# [Assignment]
Using the string "dans" as the key, pull each matching line out of the records below.

+++++

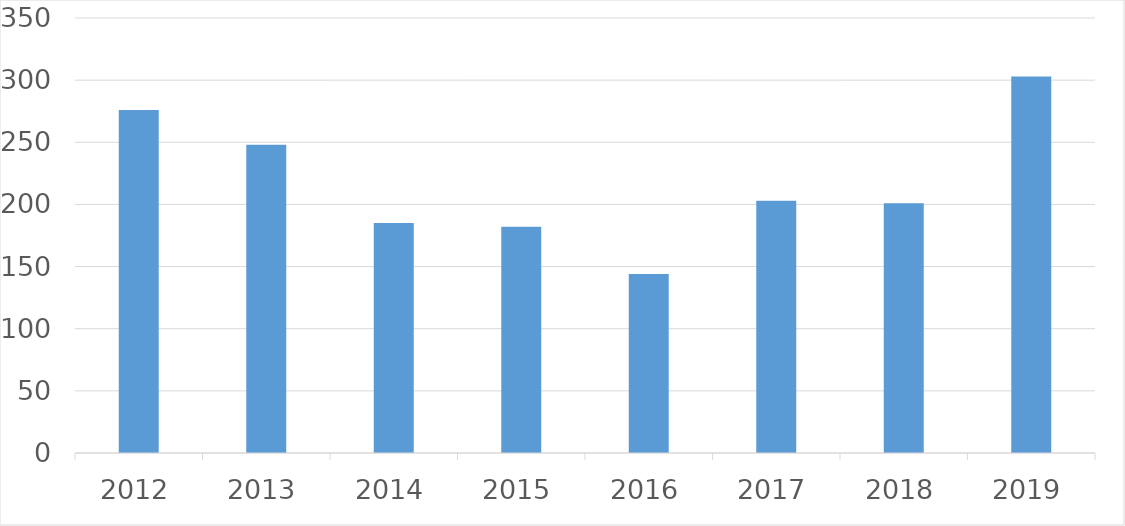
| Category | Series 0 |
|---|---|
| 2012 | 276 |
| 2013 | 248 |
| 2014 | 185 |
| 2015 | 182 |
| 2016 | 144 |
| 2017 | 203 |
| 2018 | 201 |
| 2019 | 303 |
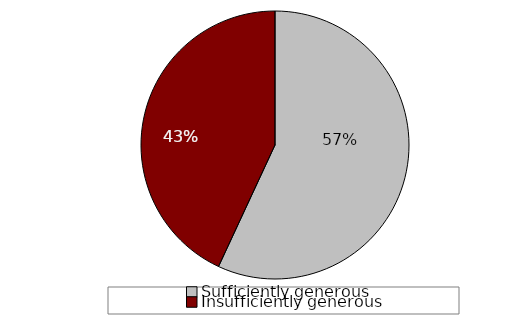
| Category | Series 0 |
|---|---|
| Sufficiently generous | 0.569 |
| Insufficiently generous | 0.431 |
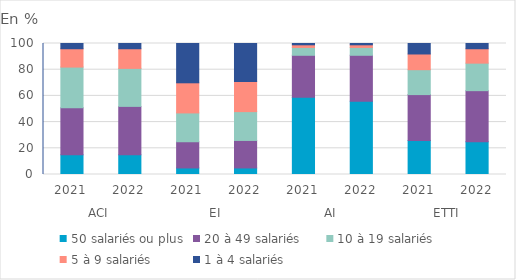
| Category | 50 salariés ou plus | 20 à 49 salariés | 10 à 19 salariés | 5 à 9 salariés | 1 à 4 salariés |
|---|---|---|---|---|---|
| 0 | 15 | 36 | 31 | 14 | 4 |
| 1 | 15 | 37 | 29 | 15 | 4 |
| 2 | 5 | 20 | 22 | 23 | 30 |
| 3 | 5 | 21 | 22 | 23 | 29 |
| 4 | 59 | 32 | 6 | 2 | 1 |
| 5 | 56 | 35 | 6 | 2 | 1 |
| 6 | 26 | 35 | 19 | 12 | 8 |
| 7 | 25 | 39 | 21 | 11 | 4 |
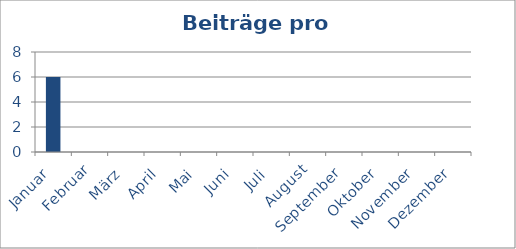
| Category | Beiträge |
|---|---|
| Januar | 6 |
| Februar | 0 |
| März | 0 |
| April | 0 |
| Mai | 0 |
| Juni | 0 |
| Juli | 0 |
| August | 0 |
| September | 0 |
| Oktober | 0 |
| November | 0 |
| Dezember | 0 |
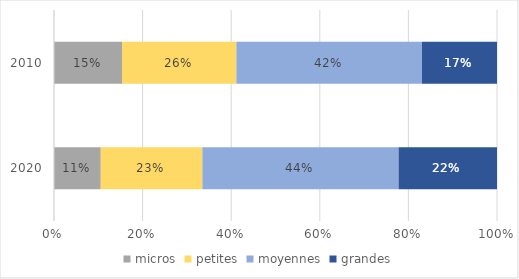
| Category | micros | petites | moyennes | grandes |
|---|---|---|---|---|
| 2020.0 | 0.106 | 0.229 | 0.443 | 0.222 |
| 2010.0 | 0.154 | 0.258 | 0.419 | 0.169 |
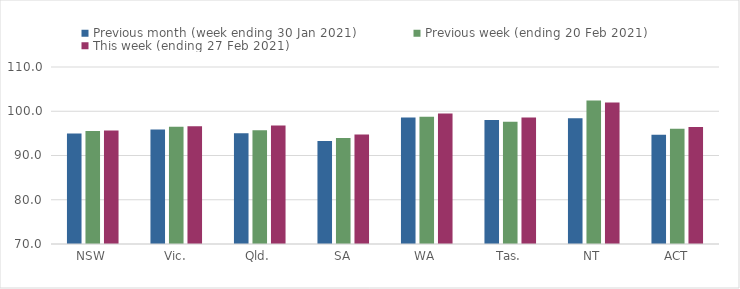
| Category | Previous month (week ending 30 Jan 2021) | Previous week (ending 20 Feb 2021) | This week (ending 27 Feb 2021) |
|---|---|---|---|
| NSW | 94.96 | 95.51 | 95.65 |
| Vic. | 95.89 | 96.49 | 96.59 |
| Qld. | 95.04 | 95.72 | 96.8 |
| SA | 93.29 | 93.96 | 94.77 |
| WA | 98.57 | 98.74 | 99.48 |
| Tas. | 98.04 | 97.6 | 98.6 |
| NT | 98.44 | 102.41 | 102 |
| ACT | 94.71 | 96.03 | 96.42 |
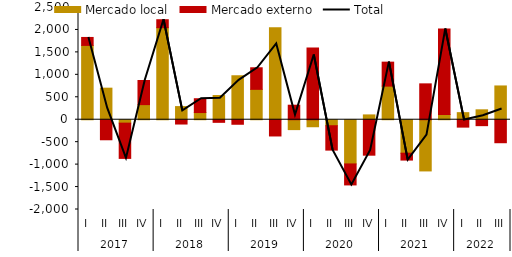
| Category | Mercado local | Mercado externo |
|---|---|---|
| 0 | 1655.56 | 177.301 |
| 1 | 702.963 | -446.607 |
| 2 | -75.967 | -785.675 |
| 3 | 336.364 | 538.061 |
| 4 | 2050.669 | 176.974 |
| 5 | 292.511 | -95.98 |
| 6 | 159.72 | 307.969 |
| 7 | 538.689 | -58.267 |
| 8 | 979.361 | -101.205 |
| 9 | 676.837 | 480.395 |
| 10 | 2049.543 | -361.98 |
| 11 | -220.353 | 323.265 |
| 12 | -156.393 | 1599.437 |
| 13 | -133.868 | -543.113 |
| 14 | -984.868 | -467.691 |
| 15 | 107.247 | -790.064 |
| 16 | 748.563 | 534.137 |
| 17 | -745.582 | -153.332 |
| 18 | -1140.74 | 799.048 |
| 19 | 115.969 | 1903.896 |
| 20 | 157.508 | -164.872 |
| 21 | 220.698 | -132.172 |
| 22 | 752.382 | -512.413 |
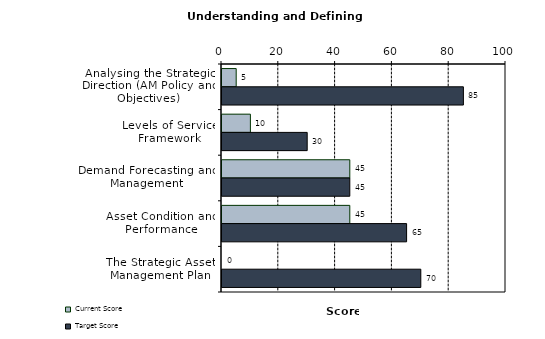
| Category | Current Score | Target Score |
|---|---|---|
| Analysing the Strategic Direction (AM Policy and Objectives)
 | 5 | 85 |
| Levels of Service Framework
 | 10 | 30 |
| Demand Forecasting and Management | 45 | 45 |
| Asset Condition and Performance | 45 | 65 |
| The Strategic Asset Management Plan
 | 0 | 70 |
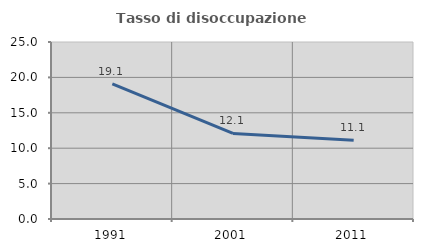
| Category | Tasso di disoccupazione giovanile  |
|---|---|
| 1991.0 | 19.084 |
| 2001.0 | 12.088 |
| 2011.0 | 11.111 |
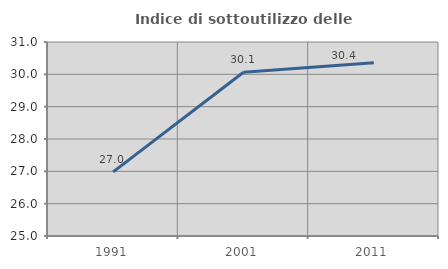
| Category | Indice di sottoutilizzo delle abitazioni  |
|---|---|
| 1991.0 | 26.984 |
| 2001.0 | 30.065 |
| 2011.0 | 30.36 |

+++++

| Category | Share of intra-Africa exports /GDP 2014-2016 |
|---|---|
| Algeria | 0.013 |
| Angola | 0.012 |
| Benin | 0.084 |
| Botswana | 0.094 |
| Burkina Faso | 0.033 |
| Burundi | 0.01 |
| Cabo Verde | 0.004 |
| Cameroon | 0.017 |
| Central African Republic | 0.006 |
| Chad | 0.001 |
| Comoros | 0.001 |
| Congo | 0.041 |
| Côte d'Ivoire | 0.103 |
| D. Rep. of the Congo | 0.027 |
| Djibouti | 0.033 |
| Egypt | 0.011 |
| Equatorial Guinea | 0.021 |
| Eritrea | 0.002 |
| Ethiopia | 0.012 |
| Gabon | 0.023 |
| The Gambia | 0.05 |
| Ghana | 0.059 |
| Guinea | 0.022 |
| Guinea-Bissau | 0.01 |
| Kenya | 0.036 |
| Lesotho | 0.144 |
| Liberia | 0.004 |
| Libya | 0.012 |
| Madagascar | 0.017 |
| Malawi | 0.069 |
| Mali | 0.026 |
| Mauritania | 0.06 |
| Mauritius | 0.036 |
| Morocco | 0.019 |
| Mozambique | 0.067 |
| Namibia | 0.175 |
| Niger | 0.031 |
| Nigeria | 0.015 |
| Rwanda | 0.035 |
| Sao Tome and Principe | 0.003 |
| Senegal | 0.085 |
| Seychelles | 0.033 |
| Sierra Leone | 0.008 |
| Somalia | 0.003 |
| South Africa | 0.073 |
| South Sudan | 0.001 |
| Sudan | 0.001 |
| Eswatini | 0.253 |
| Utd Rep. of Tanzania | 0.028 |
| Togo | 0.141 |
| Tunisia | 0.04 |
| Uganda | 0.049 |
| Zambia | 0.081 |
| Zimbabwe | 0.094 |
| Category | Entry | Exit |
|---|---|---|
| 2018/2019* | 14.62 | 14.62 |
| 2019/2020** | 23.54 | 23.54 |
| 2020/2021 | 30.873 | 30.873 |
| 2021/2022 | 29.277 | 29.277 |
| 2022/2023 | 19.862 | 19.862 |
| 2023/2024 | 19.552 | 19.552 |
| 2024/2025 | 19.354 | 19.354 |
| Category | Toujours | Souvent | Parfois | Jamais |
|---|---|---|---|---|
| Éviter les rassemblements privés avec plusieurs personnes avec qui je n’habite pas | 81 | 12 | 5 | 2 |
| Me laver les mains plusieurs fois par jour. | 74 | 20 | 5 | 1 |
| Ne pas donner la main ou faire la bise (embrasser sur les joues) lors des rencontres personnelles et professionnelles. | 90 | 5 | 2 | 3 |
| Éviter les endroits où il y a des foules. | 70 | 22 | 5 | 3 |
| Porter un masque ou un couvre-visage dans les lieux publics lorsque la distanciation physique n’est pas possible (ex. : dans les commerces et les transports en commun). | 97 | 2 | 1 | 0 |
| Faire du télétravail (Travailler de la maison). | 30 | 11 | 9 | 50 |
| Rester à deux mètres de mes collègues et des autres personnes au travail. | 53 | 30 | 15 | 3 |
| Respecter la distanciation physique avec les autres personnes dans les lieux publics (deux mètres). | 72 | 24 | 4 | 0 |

+++++

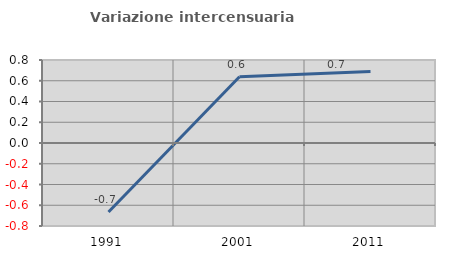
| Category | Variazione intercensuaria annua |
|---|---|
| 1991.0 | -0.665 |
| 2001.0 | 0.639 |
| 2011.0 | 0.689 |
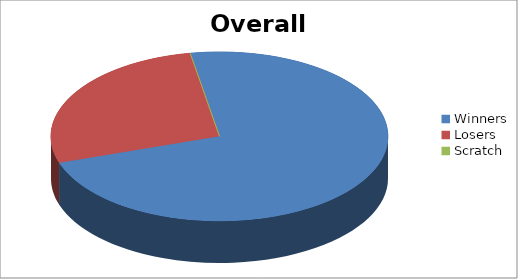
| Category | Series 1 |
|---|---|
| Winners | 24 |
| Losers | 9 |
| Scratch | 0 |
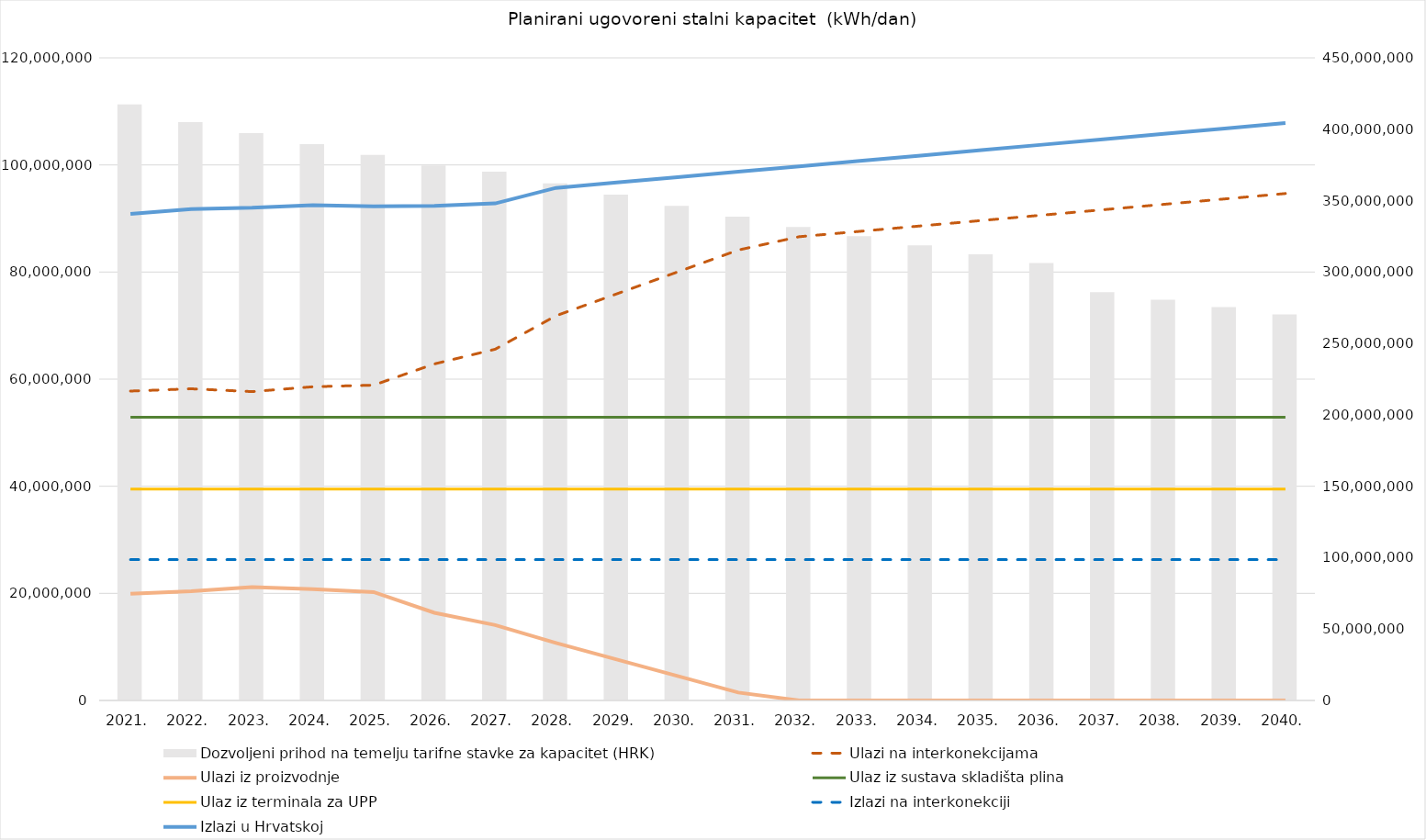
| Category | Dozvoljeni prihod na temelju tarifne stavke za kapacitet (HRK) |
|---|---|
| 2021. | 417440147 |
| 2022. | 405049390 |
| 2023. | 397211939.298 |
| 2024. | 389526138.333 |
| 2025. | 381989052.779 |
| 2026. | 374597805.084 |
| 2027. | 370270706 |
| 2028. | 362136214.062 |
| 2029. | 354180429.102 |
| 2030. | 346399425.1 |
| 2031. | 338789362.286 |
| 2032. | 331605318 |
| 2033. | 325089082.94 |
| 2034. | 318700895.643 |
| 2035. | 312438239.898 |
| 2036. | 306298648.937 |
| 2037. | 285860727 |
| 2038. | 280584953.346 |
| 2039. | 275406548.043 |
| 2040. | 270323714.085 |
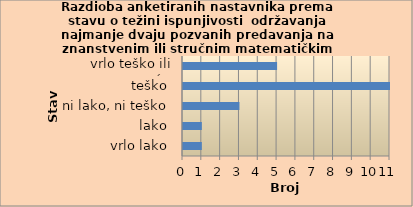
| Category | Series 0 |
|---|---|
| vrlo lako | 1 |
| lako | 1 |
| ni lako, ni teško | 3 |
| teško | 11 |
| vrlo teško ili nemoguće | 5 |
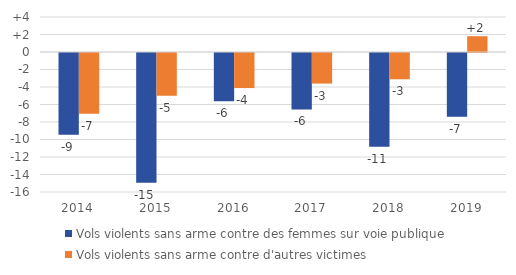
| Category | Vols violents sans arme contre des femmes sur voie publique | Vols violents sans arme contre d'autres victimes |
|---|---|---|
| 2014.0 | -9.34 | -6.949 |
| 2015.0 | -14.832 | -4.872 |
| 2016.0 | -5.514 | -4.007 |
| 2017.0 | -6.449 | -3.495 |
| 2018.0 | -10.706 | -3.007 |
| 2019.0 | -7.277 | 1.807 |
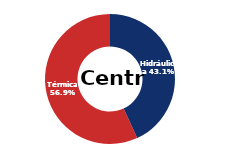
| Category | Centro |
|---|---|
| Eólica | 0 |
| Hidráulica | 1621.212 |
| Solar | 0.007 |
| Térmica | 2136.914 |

+++++

# [Reply to the exercise]
| Porter un masque ou un couvre-visage dans les lieux publics lorsque la distanciation physique n’est pas possible (ex. : dans les commerces et les transports en commun). | 97 | 2 | 1 | 0 |
| Respecter la distanciation physique avec les autres personnes dans les lieux publics (deux mètres). | 72 | 24 | 4 | 0 |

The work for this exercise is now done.